Киприан отдал в этом смысле распоряжение оставшимся заведовать управлением пресвитерам: отпадшим от христианства они должны обещать возможность принятия в церковь по зрелом обсуждении, т. е. после соборного совещания епископов, когда гонение прекратится. Но поведение Киприана и его изменившееся воззрение для врагов его было находкою. «Бегство» карфагенского епископа шокировало даже пресвитеров римских, sede vacante управлявших делами церкви, так что они в послании к карфагенской церкви, при всей сдержанности тона, позволили себе напомнить слова Евангелия о наемнике, «ему оке не суть овцы своя», который «видит волка грядуща, и оставляет овцы и бегает» (Иоанн. X, 12). А Феликиссим с товарищами прямо заявлял, что сам Киприан, некогда столь строгий, есть падший, потому что бежал от гонения. Понижение требований в отношении к падшим далеко не удовлетворяло видам Феликиссима. Прикрываясь уважением к последней воле мучеников, Феликиссим требовал всем, предъявлявшим от них так называемые libelli pacis, немедленного и полного прощения и принимал падших толпами. Таким образом, церковь сектантов сделалась убежищем всех отпадших от христианства и всех недовольных тяжелыми требованиями, которые предъявляла церковь.
Своею угодливостью и почтением партия Феликиссима умела привлечь на свою сторону исповедников и вооружить их против епископа. Положение для Киприана было очень затруднительное. Сам он за это время мог только превозносить подвиги исповедников и мучеников, что он и сделал. Но теперь он убедился, что их авторитет будет для него весьма серьезным препятствием к проведению церковной дисциплины. Геройское стояние за веру Христову далеко не всегда предполагало высокое разумение христианства и пастырскую духовную опытность. Дошло дело до того, что некоторые исповедники начали писать свои записки в диктаторском тоне. Например: «Все исповедники папе Киприану salutem. Знай, что всем, о которых у тебя идут рассуждения, мы дали мир. Поручаем тебе уведомить о сем и прочих епископов.
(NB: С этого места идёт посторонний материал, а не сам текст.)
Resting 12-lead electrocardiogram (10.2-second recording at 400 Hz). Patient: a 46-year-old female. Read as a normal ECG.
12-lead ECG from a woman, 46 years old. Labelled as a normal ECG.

Желаем тебе иметь мир со святыми мучениками». Один из мучеников, Павел, дал оставшемуся после него исповеднику такое простое поручение: «Всех, которые попросят у тебя мира, дай от моего имени». Если так писали исповедники, то поднимались требования и со стороны самих падших. Некоторых епископов они осаждали толпами и требовали себе церковного общения не как милости, а как должного; предъявляли свои libelli pads с угрозами.
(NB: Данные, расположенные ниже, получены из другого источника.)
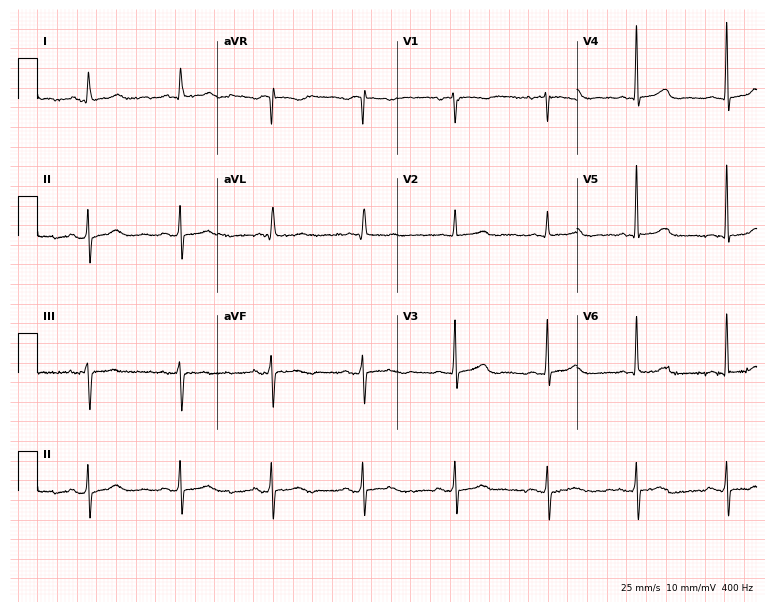
Resting 12-lead electrocardiogram. Patient: a female, 78 years old. None of these six findings is recorded: first-degree AV block, right bundle branch block (RBBB), left bundle branch block (LBBB), sinus bradycardia, atrial fibrillation (AF), sinus tachycardia.
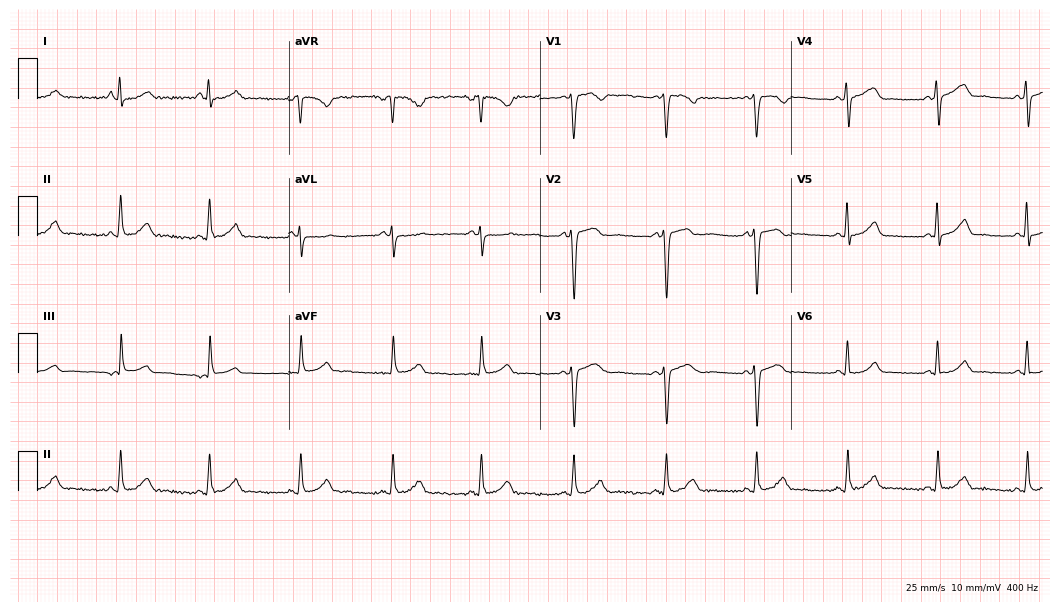
Electrocardiogram, a 42-year-old female. Overall reading on record: normal ECG.
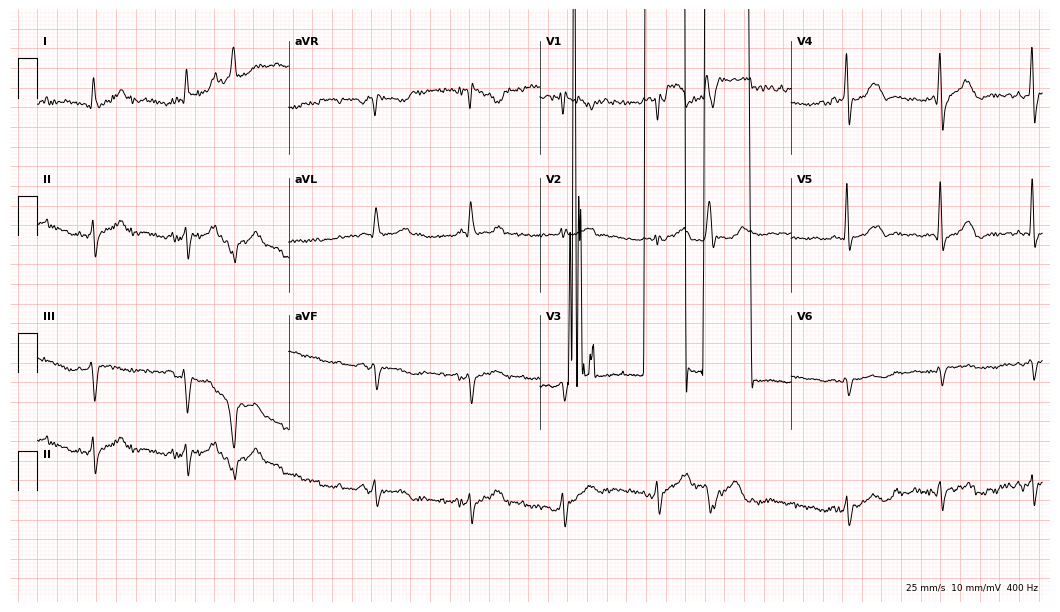
12-lead ECG from a male, 85 years old. No first-degree AV block, right bundle branch block, left bundle branch block, sinus bradycardia, atrial fibrillation or sinus tachycardia recorded for this tracing.
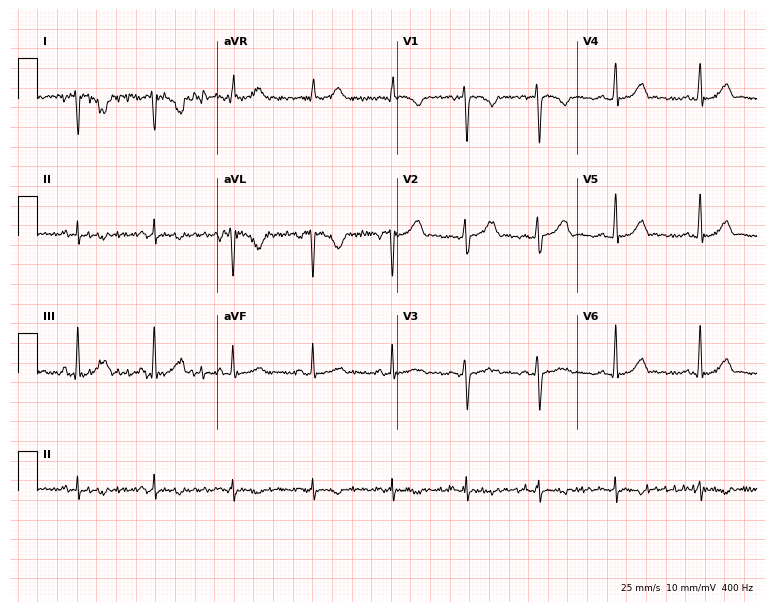
12-lead ECG (7.3-second recording at 400 Hz) from a woman, 33 years old. Screened for six findings — first-degree AV block, right bundle branch block, left bundle branch block, sinus bradycardia, atrial fibrillation, sinus tachycardia — none is recorded. Other findings, if any, are not listed.
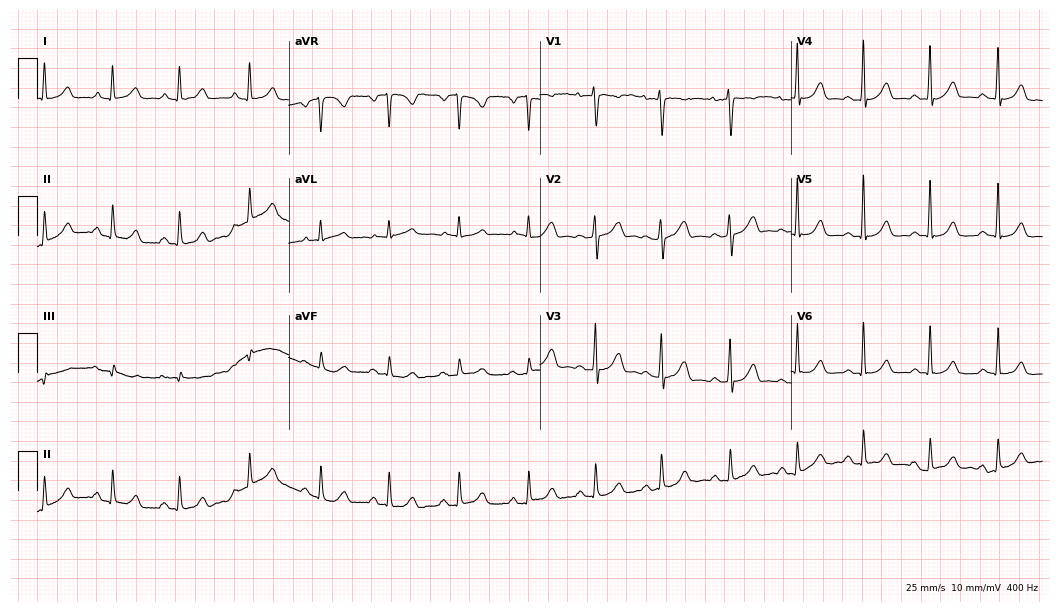
12-lead ECG from a 34-year-old woman (10.2-second recording at 400 Hz). Recorded interpretation: within normal limits.
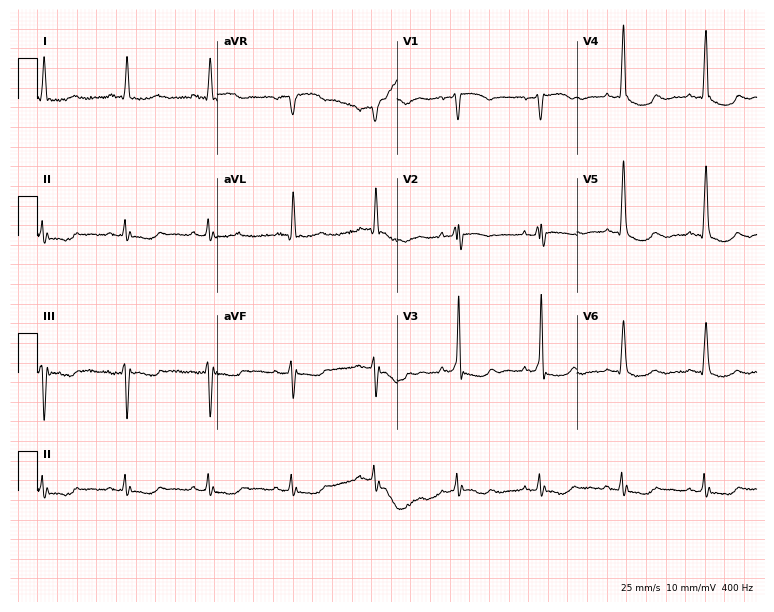
Standard 12-lead ECG recorded from a female patient, 74 years old (7.3-second recording at 400 Hz). None of these six findings is recorded: first-degree AV block, right bundle branch block, left bundle branch block, sinus bradycardia, atrial fibrillation, sinus tachycardia. Findings outside these six are not listed.

Таким образом, Киприан должен был употреблять все средства к тому, чтобы урегулировать, с одной стороны, деятельность исповедников, с другой — сдерживать требование падших, желавших церковного общения. Исповедников он стал просить, чтобы в деле выдачи libelli pads они были осторожны, т. е. не выдавали записок безыменных (на предъявителя) с простою формулою: «пусть он имеет общение со своими (commu–nicet ille cum suis)», а обозначали имя того лица, которому дают, и выдавали бы только тем, которых обстоятельства были им действительно известны. Да и самые ходатайства мучеников Киприан готов был с уважением принимать к сведению, но не к исполнению. Он говорил о падших: «Пусть они стучат в двери церкви, но не должны выламывать их; пусть они являются стоять на страже во вратах в небесный лагерь, но вооружившись только смирением: они должны понимать, что они не более как дезертиры». В продолжение гонения Киприан пошел дальше в уменьшении строгости дисциплины. Именно, когда в знойное время года появилась чума и многие падшие умирали, не вступив в церковное общение, Киприан дал поручение пресвитерам, чтобы ввиду смертной опасности они принимали кающихся, не дожидаясь разрешения епископа.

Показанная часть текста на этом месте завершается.